• EXERCISE INSTRUCTIONS: From the records below, output exactly the lines running from the line containing "sample: Cell division;" through the line containing "sample: C. elegans embryo early stage", and no others.

Data extracted from a collection:
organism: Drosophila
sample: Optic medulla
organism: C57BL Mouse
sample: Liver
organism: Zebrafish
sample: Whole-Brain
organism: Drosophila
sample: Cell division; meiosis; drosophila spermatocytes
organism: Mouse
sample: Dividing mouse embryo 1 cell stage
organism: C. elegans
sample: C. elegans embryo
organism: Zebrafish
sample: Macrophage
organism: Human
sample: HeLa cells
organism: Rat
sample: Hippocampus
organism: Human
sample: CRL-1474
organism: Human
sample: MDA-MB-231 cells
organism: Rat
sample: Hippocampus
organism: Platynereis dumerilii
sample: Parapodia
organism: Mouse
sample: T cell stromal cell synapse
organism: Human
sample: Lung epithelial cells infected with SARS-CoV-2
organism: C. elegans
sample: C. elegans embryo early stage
--
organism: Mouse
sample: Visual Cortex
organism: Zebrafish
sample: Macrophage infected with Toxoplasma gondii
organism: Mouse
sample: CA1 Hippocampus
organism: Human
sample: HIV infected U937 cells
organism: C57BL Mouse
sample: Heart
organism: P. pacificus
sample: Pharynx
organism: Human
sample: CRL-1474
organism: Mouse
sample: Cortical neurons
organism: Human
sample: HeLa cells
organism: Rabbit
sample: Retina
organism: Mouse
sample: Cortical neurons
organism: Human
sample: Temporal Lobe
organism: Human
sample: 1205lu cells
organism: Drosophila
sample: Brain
* * *
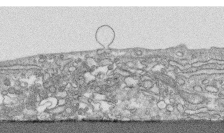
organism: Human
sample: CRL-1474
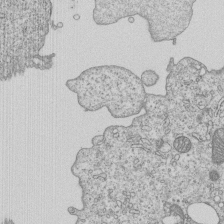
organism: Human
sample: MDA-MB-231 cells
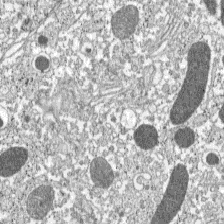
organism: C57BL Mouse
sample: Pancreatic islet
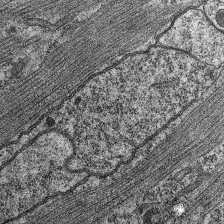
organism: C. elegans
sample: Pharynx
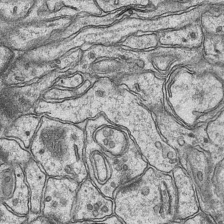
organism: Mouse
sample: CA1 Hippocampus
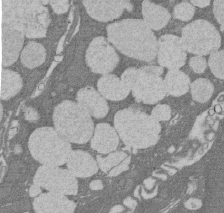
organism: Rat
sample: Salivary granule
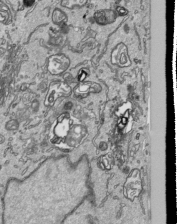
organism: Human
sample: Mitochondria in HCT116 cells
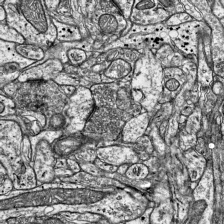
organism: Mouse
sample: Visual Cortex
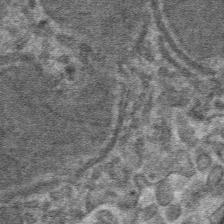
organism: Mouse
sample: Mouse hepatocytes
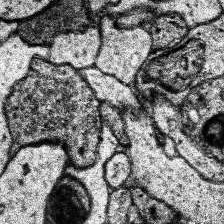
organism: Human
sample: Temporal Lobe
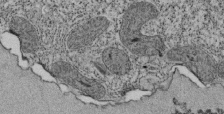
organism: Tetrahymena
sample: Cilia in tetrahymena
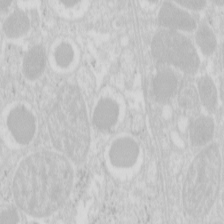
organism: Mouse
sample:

• ANSWER TO THE EXERCISE:
sample: Cell division; meiosis; drosophila spermatocytes
organism: Mouse
sample: Dividing mouse embryo 1 cell stage
organism: C. elegans
sample: C. elegans embryo
organism: Zebrafish
sample: Macrophage
organism: Human
sample: HeLa cells
organism: Rat
sample: Hippocampus
organism: Human
sample: CRL-1474
organism: Human
sample: MDA-MB-231 cells
organism: Rat
sample: Hippocampus
organism: Platynereis dumerilii
sample: Parapodia
organism: Mouse
sample: T cell stromal cell synapse
organism: Human
sample: Lung epithelial cells infected with SARS-CoV-2
organism: C. elegans
sample: C. elegans embryo early stage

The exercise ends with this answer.